Nasir notes, further, that besides this parallel multiplicity, physical and religious things share a parallel internality as well, in that each can be shown to derive from four things. That is, just as all physical things can be shown to derive from the four elements, in the same way all religious things are derived from four spiritual elements, that is, the Qur'an, the shari'a, ta'wil and tawhid. Furthermore, not only is everything, therefore, based on four things in both the physical and the spiritual worlds, but the four are also connected to each other. For example, air and water join together to make moisture, and fire and water join together to make warmth. The world's existence thus depends on the connection of the elements. From these pairings has come good. Nasir writes that the good things join each other in the same way in the spiritual world. Each prophet brought a shari'a which is dependent on its parts, and if these are all taken apart, then disaster would result in the spiritual world. He also compares the observance of the shari'a with taking medicine when we are sick. We may not want to do it, he says, and we may not like it when we do it, but we do it because the one who has prescribed this action is a physician who can heal the physical body. The one who brings medicine for souls is the Prophet Muhammad and the medicine he brings to heal our souls is the shari'a. Thus, by means of this parallel external and internal multiplicity, parallel derivations from four things, and the interconnectedness of the four elements, Nasir Khusraw lays out his arguments to prove that the believer must carry out the requirements of the shari'a properly so as to attain the highest level of knowledge.
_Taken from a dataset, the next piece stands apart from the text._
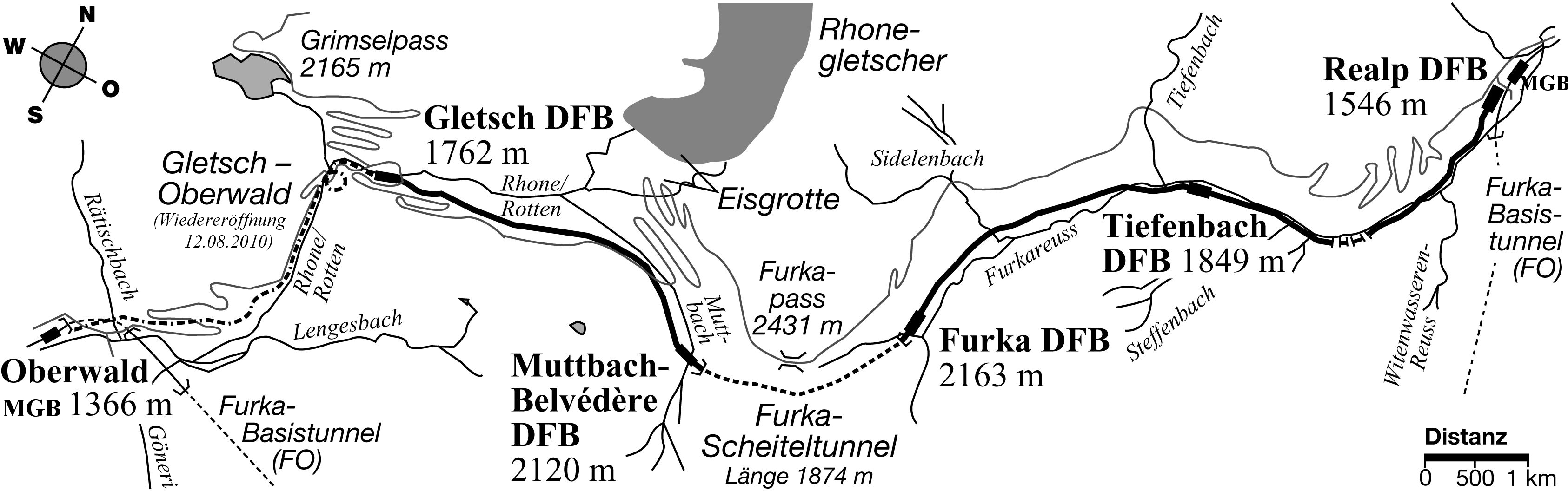 Dampfbahn Furka-Bergstrecke; Streckenkarte 2010

It is through the observance of the shari'a and its physical actions that believers can bring about the arrival of the Imam into the heart.
True pleasure for mankind, then, lies in seeking perfection, that is, in repeating the pattern by which the whole cosmos began and returns to its source. Nasir Khusraw makes this spirituality of pleasure and desire a critical feature of his philosophy. He connects pleasure and desire with the human will, the process of self-realisation, and the relationship between the universal soul and the individual soul. While the superiority of the spiritual or intelligible world over the material or physical world can be sustained in pure metaphysics, we encounter a difficulty when we try to translate this superiority into the actual functioning of physical bodies in space and time. That is why religion has to deal both with theory and codes of conduct. Nasir Khusraw's detailed analysis of human salvation reveals the limit of the Neoplatonic dualism of body and soul.
Moreover, as a conscientious and responsible thinker, Nasir Khusraw lets the consequences of the theory lead him to its logical conclusion, one in which the body is not just the lowest form of the Neoplatonic realm, but is raised to an instrument of spiritual perfection. For it is through the body that the soul can be perfected by carrying out the shari'a. In this way, by modifying the Neoplatonic system, Nasir took what could have been its metaphysical limit and transformed it into an enriched dynamic between the power of the soul and its use of a bodily instrument for human perfection. Since man is responsible for his actions, the effects of his actions are transferred to his soul. This transference will lead to the purification or perfection of man's soul, which can only occur by observing the shari'a. What Nasir Khusraw achieves in his theology is to make the body an intermediary agent in the purification of the soul - the soul is purified by acts of the body. While he allowed Ismaili philosophical theology to remain Neoplatonic in its metaphysics up to this level with its emanations and hierarchies, and in conformity with the Ismaili polarity of zahir and batin, he created a critical synthesis by making the ethical scheme clearly Islamic. In this way, Nasir Khusraw reveals the centrality of the body and the material world in not only the day-to-day intellectual and ethical processes of our lives, but also in the ultimate perfection of the soul.